[Activity]
Your answer must hold only the lines below from the line containing "Die Rückseite des Schlosses Herborn" through the line containing "Sukiennice, turyści, gołębie Autor: Eteru", each reproduced exactly.
### Task inputs ###
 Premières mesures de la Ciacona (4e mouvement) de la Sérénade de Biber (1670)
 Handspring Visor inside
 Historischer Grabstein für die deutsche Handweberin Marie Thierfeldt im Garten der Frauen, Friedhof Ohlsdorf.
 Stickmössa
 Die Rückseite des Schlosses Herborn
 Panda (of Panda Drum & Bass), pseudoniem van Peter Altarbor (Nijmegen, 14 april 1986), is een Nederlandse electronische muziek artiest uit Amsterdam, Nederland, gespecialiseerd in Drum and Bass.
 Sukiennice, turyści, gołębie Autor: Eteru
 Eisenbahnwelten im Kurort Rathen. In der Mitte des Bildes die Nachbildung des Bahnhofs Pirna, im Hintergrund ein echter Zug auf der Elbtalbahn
###
[Answer for this exercise]
 Die Rückseite des Schlosses Herborn
 Panda (of Panda Drum & Bass), pseudoniem van Peter Altarbor (Nijmegen, 14 april 1986), is een Nederlandse electronische muziek artiest uit Amsterdam, Nederland, gespecialiseerd in Drum and Bass.
 Sukiennice, turyści, gołębie Autor: Eteru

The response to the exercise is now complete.